■ Records provided
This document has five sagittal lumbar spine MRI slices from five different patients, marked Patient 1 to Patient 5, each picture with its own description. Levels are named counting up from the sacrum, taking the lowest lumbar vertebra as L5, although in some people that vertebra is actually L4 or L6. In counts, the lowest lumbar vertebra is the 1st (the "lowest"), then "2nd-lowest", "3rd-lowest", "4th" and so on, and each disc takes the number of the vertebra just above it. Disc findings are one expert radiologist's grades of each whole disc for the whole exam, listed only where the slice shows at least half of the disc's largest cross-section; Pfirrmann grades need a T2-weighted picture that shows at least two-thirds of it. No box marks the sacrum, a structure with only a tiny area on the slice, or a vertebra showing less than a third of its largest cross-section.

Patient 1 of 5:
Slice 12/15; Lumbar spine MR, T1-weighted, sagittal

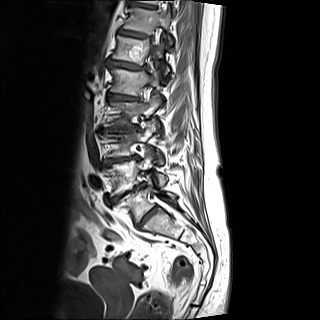

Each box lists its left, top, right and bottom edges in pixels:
6th disc: left=107, top=60, right=144, bottom=69
5th disc: left=106, top=93, right=139, bottom=100
8th disc: left=127, top=1, right=156, bottom=8
7th vertebra: left=123, top=7, right=172, bottom=40
4th vertebra: left=103, top=94, right=159, bottom=126
3rd-lowest disc: left=104, top=156, right=137, bottom=166
8th vertebra: left=136, top=0, right=172, bottom=4
lowest vertebra: left=117, top=188, right=174, bottom=223
2nd-lowest disc: left=111, top=183, right=144, bottom=202
4th disc: left=101, top=126, right=137, bottom=132
lowest disc: left=137, top=207, right=158, bottom=228
thecal sac / spinal canal: left=147, top=35, right=160, bottom=85
6th vertebra: left=112, top=35, right=169, bottom=74
2nd-lowest vertebra: left=106, top=153, right=167, bottom=196
3rd-lowest vertebra: left=105, top=122, right=163, bottom=164
5th vertebra: left=110, top=67, right=159, bottom=95
7th disc: left=118, top=29, right=149, bottom=38

Per-level radiological findings:
- 5th disc: Modic type II, disc narrowing, upper-endplate change, lower-endplate change, disc bulging
- 4th disc: upper-endplate change, disc bulging, Modic type II, disc narrowing, lower-endplate change
- 6th disc: disc bulging, disc narrowing, upper-endplate change, Modic type II, lower-endplate change
- 3rd-lowest disc: lower-endplate change, upper-endplate change, Modic type II, disc narrowing, disc bulging
- 2nd-lowest disc: upper-endplate change, Modic type II, lower-endplate change, disc bulging, disc narrowing
- 8th disc: disc bulging
- 7th disc: Modic type II, upper-endplate change, lower-endplate change, disc bulging
- lowest disc: disc narrowing, upper-endplate change, lower-endplate change, disc bulging, Modic type II

Patient 2 of 5:
Image 512x512; Sagittal slice index 14; Lumbar spine MR, T2-weighted, sagittal; Slice spacing 3.3 mm; Patient sex: M 
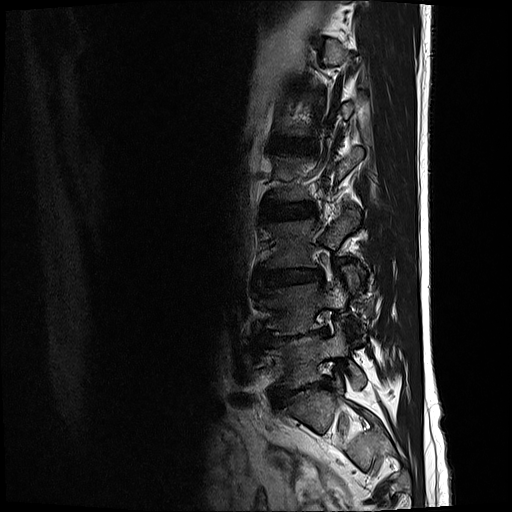 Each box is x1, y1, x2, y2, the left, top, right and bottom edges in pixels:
5th disc: 273, 139, 316, 152 | 2nd-lowest vertebra: 258, 281, 346, 334 | lowest disc: 273, 379, 329, 403 | lowest vertebra: 266, 326, 365, 388 | 2nd-lowest disc: 266, 328, 327, 341 | 3rd-lowest disc: 258, 268, 321, 288 | 3rd-lowest vertebra: 266, 211, 359, 267 | 4th disc: 267, 203, 316, 219

Degenerative findings by level:
- 4th disc: Pfirrmann grade 2
- lowest disc: spondylolisthesis, disc narrowing, lower-endplate change, disc bulging
- 3rd-lowest disc: Pfirrmann grade 3, disc narrowing, disc bulging
- 5th disc: no Modic or endplate change, herniation, narrowing, bulging or spondylolisthesis recorded

Patient 3 of 5:
Slice spacing 3.3 mm. Lumbar spine MR, T1-weighted, sagittal. 
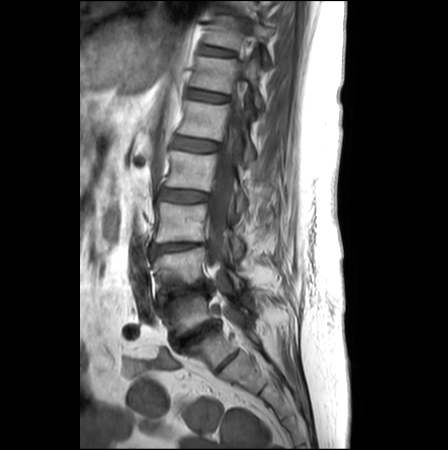

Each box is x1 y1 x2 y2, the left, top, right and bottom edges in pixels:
- 2nd-lowest disc: 158 282 213 303
- 4th vertebra: 166 151 248 211
- 8th disc: 218 7 231 11
- 2nd-lowest vertebra: 152 247 244 293
- 3rd-lowest disc: 149 242 206 253
- 4th disc: 160 189 206 201
- lowest vertebra: 160 293 250 337
- 6th vertebra: 192 56 262 107
- 7th vertebra: 206 16 275 66
- spinal canal: 206 105 243 274
- 5th vertebra: 178 100 254 163
- lowest disc: 174 321 218 347
- 7th disc: 201 45 233 55
- 6th disc: 189 90 226 101
- 5th disc: 175 136 216 151
- 3rd-lowest vertebra: 154 202 244 256

Expert MSK radiologist gradings (per disc):
- 4th disc: disc bulging
- 2nd-lowest disc: disc bulging, disc narrowing
- 3rd-lowest disc: disc narrowing, upper-endplate change, lower-endplate change, disc bulging
- lowest disc: lower-endplate change, Modic type II, disc narrowing, disc bulging, upper-endplate change
- 5th disc, 6th disc, 7th disc: no Modic or endplate change, herniation, narrowing, bulging or spondylolisthesis recorded

Patient 4 of 5:
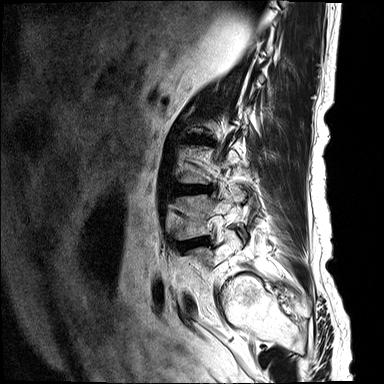 Patient sex: M, T2-weighted sagittal MRI of the lumbar spine, Slice spacing 4.4 mm

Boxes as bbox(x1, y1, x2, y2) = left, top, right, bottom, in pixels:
L5 — bbox(186, 229, 242, 267).
L3/L4 — bbox(178, 187, 206, 193).
L4/L5 — bbox(179, 238, 209, 247).
L4 vertebra — bbox(177, 187, 247, 240).

Patient 5 of 5:
T2 SPACE (3D) sagittal MRI of the lumbar spine. SIEMENS Skyra (3T). 
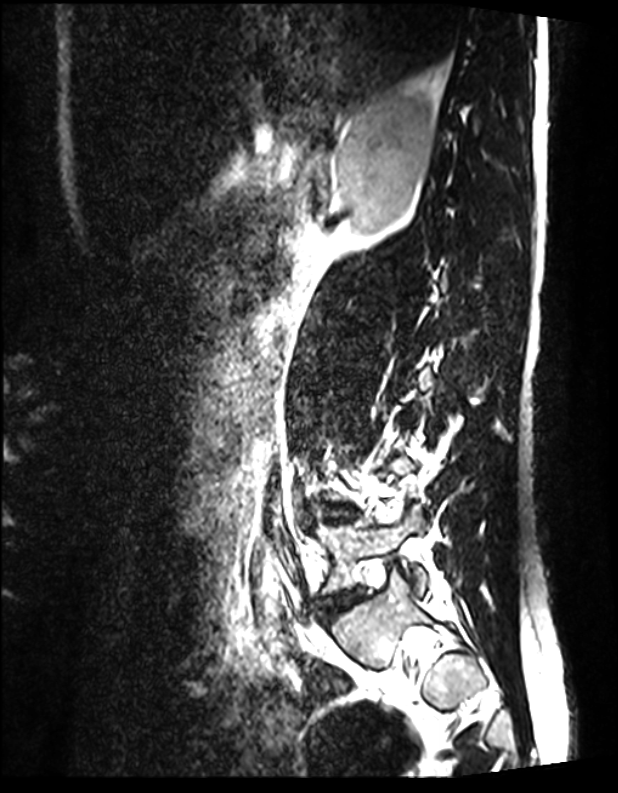

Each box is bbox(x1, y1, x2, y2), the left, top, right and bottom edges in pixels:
{"L4/L5": "bbox(326, 508, 348, 521)", "L5 vertebra": "bbox(316, 505, 427, 594)", "L5/S1": "bbox(323, 591, 360, 620)"}
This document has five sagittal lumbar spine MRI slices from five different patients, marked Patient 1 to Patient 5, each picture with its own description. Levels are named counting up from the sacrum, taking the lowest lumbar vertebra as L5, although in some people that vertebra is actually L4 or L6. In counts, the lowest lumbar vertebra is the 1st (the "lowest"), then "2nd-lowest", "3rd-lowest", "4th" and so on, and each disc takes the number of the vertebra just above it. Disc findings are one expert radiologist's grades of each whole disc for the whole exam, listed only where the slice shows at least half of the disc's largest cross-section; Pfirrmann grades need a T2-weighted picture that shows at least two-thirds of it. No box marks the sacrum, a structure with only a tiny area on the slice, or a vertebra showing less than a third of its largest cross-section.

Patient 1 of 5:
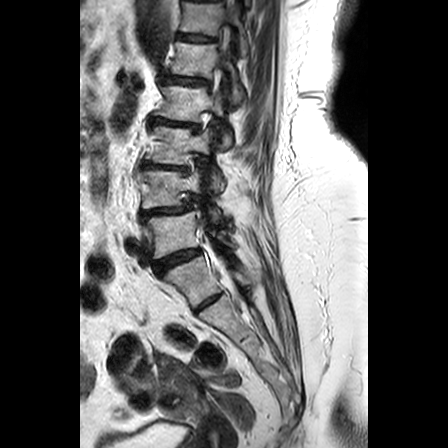
Slice spacing 3.3 mm, Sagittal T2-weighted lumbar spine MRI, Sex F, Slice 16 of 24
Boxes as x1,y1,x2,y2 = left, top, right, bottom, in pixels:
L2 vertebra at 156,85,232,147.
L4 vertebra at 141,170,220,220.
T12/L1 at 178,33,217,42.
L4/L5 at 141,206,190,220.
Disc L2/L3 at 153,118,199,131.
Thecal sac / spinal canal at 221,0,234,281.
L3 vertebra at 146,125,224,192.
T12 at 181,0,249,57.
L5/S1 at 153,250,201,276.
Disc L3/L4 at 143,162,188,172.
L5 vertebra at 148,211,231,259.
L1 vertebra at 171,41,244,103.
L1/L2 at 164,76,209,85.

Radiological gradings:
  L4/L5: Pfirrmann grade 4, spondylolisthesis, disc bulging, disc narrowing
  L5/S1: Pfirrmann grade 4, disc bulging
  L2/L3: Pfirrmann grade 3, lower-endplate change, upper-endplate change, Modic type II, disc bulging, disc narrowing
  L3/L4: Modic type II, disc bulging, upper-endplate change, lower-endplate change, disc narrowing
  L1/L2: Pfirrmann grade 3, disc narrowing, upper-endplate change, disc bulging, lower-endplate change, Modic type II
  T12/L1: Pfirrmann grade 3, Modic type II, upper-endplate change, lower-endplate change

Patient 2 of 5:
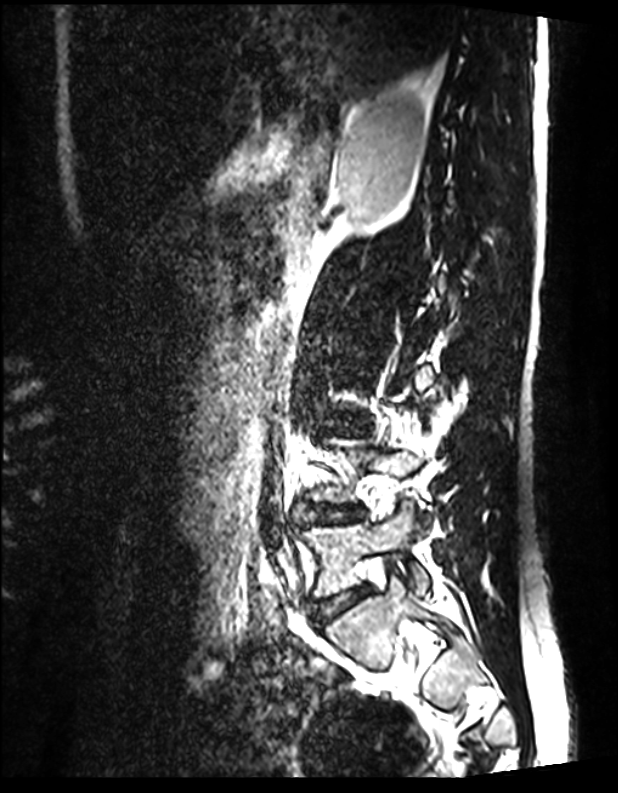 T2 SPACE (3D) sagittal MRI of the lumbar spine

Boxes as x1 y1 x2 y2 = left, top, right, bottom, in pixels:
Structures:
• intervertebral disc L4/L5 (2nd-lowest disc) — 305 504 357 523
• intervertebral disc L5/S1 (lowest disc) — 312 586 370 623
• L5 (lowest vertebra) — 296 504 429 599

Patient 3 of 5:
Image 595x761. Slice 104 of 139. Sagittal T2 SPACE (3D) lumbar spine MRI.
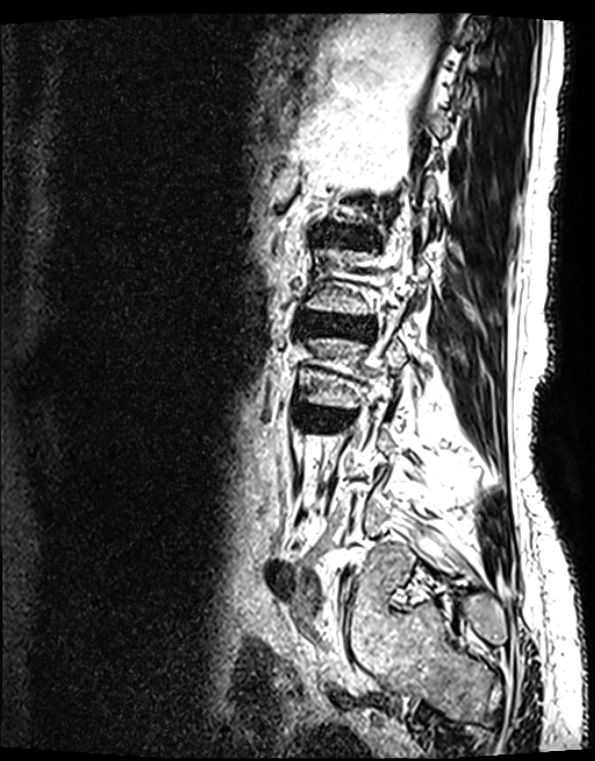 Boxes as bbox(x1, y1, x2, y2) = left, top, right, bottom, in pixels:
4th disc at bbox(295, 317, 371, 334); 4th vertebra at bbox(301, 247, 428, 315); 5th disc at bbox(324, 230, 366, 242); 3rd-lowest vertebra at bbox(298, 330, 436, 407); 3rd-lowest disc at bbox(300, 409, 350, 428).

Expert MSK radiologist gradings (per disc):
• 4th disc: Pfirrmann grade 4, upper-endplate change, Modic type II, disc bulging, lower-endplate change, disc narrowing
• 3rd-lowest disc: upper-endplate change, disc narrowing, lower-endplate change, Modic type II, disc bulging

Patient 4 of 5:
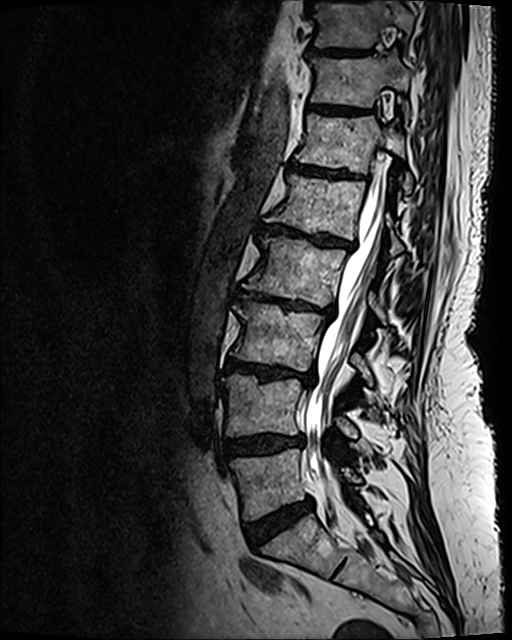 Sagittal T2 SPACE (3D) lumbar spine MRI.
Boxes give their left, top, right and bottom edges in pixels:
Annotations:
- L1 vertebra = left=266, top=175, right=403, bottom=255
- T11 vertebra = left=311, top=54, right=410, bottom=107
- disc L2/L3 = left=236, top=291, right=333, bottom=314
- L3 vertebra = left=232, top=301, right=372, bottom=383
- T12 = left=296, top=114, right=412, bottom=193
- disc L3/L4 = left=225, top=358, right=314, bottom=382
- T10 vertebra = left=315, top=0, right=413, bottom=47
- spinal canal = left=305, top=171, right=385, bottom=504
- T10/T11 = left=310, top=48, right=367, bottom=54
- L1/L2 = left=258, top=225, right=354, bottom=248
- disc L5/S1 = left=244, top=498, right=313, bottom=548
- L5 vertebra = left=230, top=449, right=361, bottom=520
- L4/L5 = left=221, top=434, right=303, bottom=460
- T11/T12 = left=309, top=106, right=353, bottom=113
- L2 = left=243, top=236, right=384, bottom=321
- L4 vertebra = left=222, top=374, right=357, bottom=438
- T12/L1 = left=289, top=161, right=350, bottom=177

Radiological gradings:
- L1/L2: Pfirrmann grade 5, Modic type II, upper-endplate change, disc narrowing, disc bulging, lower-endplate change
- L5/S1: Pfirrmann grade 4, disc bulging
- T11/T12: lower-endplate change, upper-endplate change
- T10/T11: upper-endplate change, lower-endplate change
- L4/L5: Pfirrmann grade 4, lower-endplate change, upper-endplate change, disc bulging
- L3/L4: Pfirrmann grade 5, Modic type II, lower-endplate change, disc bulging, disc narrowing, upper-endplate change
- T12/L1: Pfirrmann grade 4, Modic type II, upper-endplate change, lower-endplate change

Patient 5 of 5:
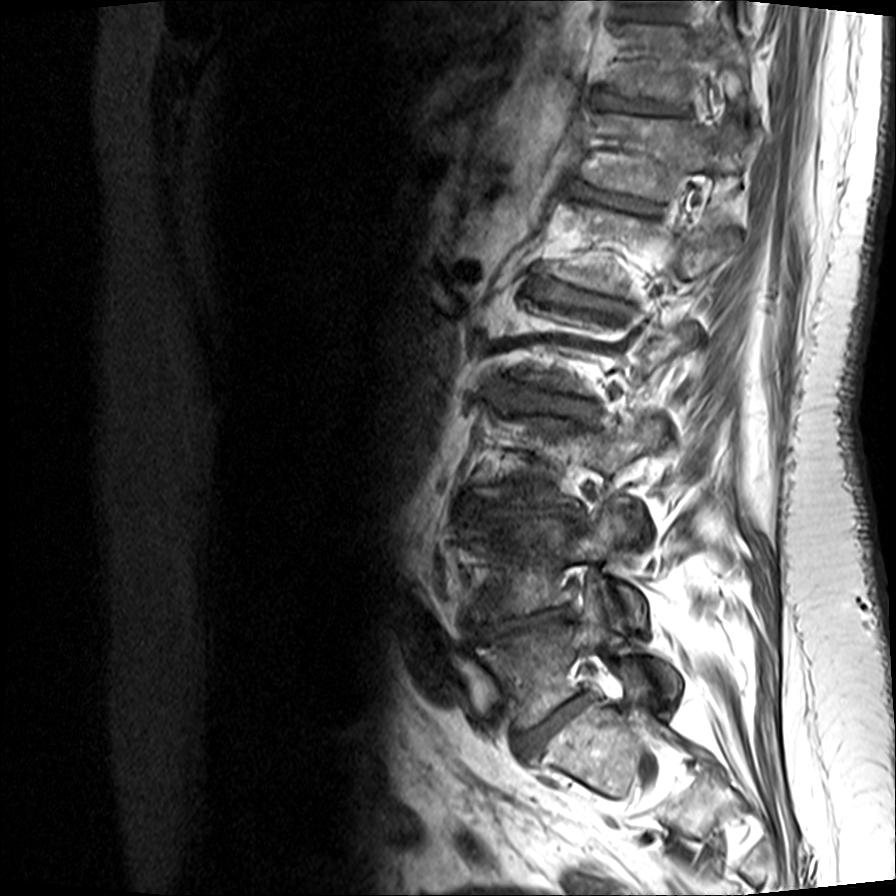 Image 896x896. Slice 12/15. MRI lumbar spine (T1-weighted), sagittal plane.

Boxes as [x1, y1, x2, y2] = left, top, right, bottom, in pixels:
4th disc — [492, 383, 597, 423].
Lowest vertebra — [478, 587, 681, 728].
3rd-lowest vertebra — [476, 416, 666, 530].
Lowest disc — [519, 698, 583, 755].
6th disc — [574, 183, 660, 213].
2nd-lowest disc — [469, 608, 574, 642].
3rd-lowest disc — [459, 498, 583, 521].
6th vertebra — [584, 112, 747, 200].
7th disc — [597, 91, 687, 113].
5th vertebra — [547, 202, 739, 298].
7th vertebra — [611, 22, 750, 102].
5th disc — [532, 277, 627, 315].
2nd-lowest vertebra — [461, 502, 647, 626].

Degenerative findings by level:
  5th disc: upper-endplate change, disc bulging, disc narrowing, Modic type II, lower-endplate change
  6th disc: lower-endplate change, disc narrowing, disc bulging, Modic type II, upper-endplate change
  2nd-lowest disc: disc narrowing, Modic type II, lower-endplate change, disc herniation, upper-endplate change
  lowest disc: lower-endplate change, Modic type II, upper-endplate change, disc bulging, disc narrowing
  3rd-lowest disc: disc herniation, lower-endplate change, Modic type II, upper-endplate change, disc narrowing
  4th disc: Modic type II, lower-endplate change, upper-endplate change, disc narrowing, disc bulging
  7th disc: Modic type II, disc narrowing, upper-endplate change, lower-endplate change

■ Work request
Within the records above, the line carrying "Boxes as [x1, y1, x2, y2]" starts the range and the last line ends it. Set down that range exactly.

■ Task answer
Boxes as [x1, y1, x2, y2] = left, top, right, bottom, in pixels:
4th disc — [492, 383, 597, 423].
Lowest vertebra — [478, 587, 681, 728].
3rd-lowest vertebra — [476, 416, 666, 530].
Lowest disc — [519, 698, 583, 755].
6th disc — [574, 183, 660, 213].
2nd-lowest disc — [469, 608, 574, 642].
3rd-lowest disc — [459, 498, 583, 521].
6th vertebra — [584, 112, 747, 200].
7th disc — [597, 91, 687, 113].
5th vertebra — [547, 202, 739, 298].
7th vertebra — [611, 22, 750, 102].
5th disc — [532, 277, 627, 315].
2nd-lowest vertebra — [461, 502, 647, 626].

Degenerative findings by level:
  5th disc: upper-endplate change, disc bulging, disc narrowing, Modic type II, lower-endplate change
  6th disc: lower-endplate change, disc narrowing, disc bulging, Modic type II, upper-endplate change
  2nd-lowest disc: disc narrowing, Modic type II, lower-endplate change, disc herniation, upper-endplate change
  lowest disc: lower-endplate change, Modic type II, upper-endplate change, disc bulging, disc narrowing
  3rd-lowest disc: disc herniation, lower-endplate change, Modic type II, upper-endplate change, disc narrowing
  4th disc: Modic type II, lower-endplate change, upper-endplate change, disc narrowing, disc bulging
  7th disc: Modic type II, disc narrowing, upper-endplate change, lower-endplate change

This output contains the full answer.